In short, if you don’t have enough social grace to intepret a polite blowoff, and don’t have the good sense to not proposition people in an inappropriate manner, you should probably be more circumspect about who you approach and how. Blaming everyone else for not making things clear and simple for you is what toddlers do in order to avoid being in blamed for misbehavior.

Stranger

Sometimes it is, sometimes it’s not.

But even ambiguity itself is also a form of deception, and if the target saw through it and appreciated what was being done, then there would be no ambiguity. So the effort to create ambiguity is relying on the notion that the target will not fully appreciate what’s going on.

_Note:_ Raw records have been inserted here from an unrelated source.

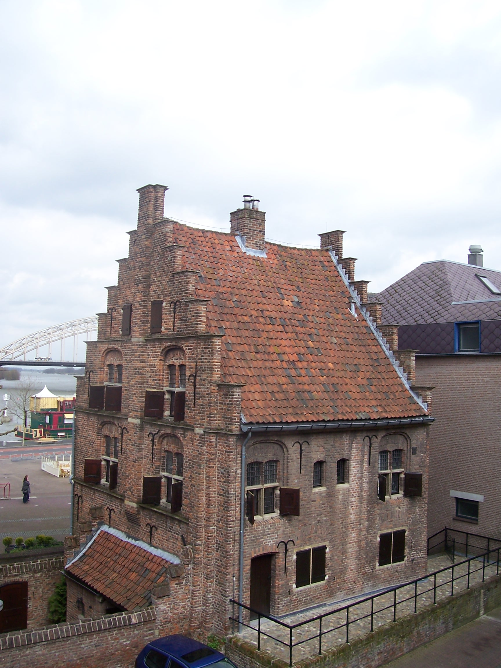 Het Besiendershuis (ca. 1525) aan de Waalkade in Nijmegen. De Besiender controleerde de lading en schatte vervolgens de tolbetaling.
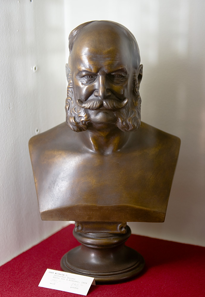 Wilhelm I. Deutscher Kaiser, Büste von Gustav Blaeser 1859, Gipsformerei Ausstellungsraum "Staatliche Museen zu Berlin" (Sophie-Charlotten-Straße 17/18, 14059 Berlin-Charlottenburg)
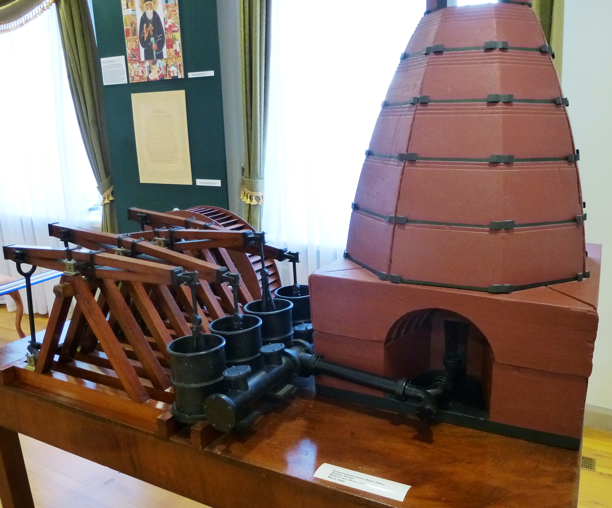 Воздуходувные домны применялись на Олонецких горных заводах для выплавки железа.(источник - Национальный музей Республики Карелия)
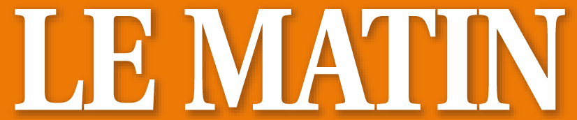 Logo du quotidien suisse Le Matin en 2010.
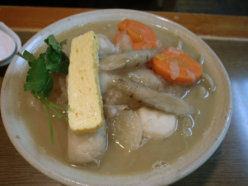 同じく、関内の志な乃のけんちん蕎麦。ほくほくの里芋や大根が大胆にゴロゴロと入ってる脅威のボリューム。これまたおいしかった。

But as above, it’s a lot broader than that. Psychologists have put forth various theories on how and why playing hard to get works. See e.g. here, or here, et al.

I submit that “playing hard to get” =/= disinterest or repeated rejection.

That’s obviously true.

But it’s sometimes easy to confuse one for the other, especially if the target is not skilled at picking up social cues or is motivated to believe it’s not what it actually is, or if the player is not skilled at giving out social cues.

I remain confused about the point of this thread.

If you’re in a work environment, it doesn’t matter whether you’re hearing no because she’s “playing hard to get” or because she really doesn’t want to go out. After a few asks, you have to stop in order to avoid a hostile work environment, especially if the response was “no”. So, “playing hard to get”, as much as that exists, should not be a concern in a work environment, since you have to back off anyway.

If you’re not in a work environment, what negative effects do you think will happen if you persist, that wouldn’t have happened for time immemorial? You’ll either be accepted, rejected, mocked, etc., but that has always been true. You won’t get into any legal trouble if you’re hassling a friend, as long as you’re not stalking.

So, can you clarify the point of this thread?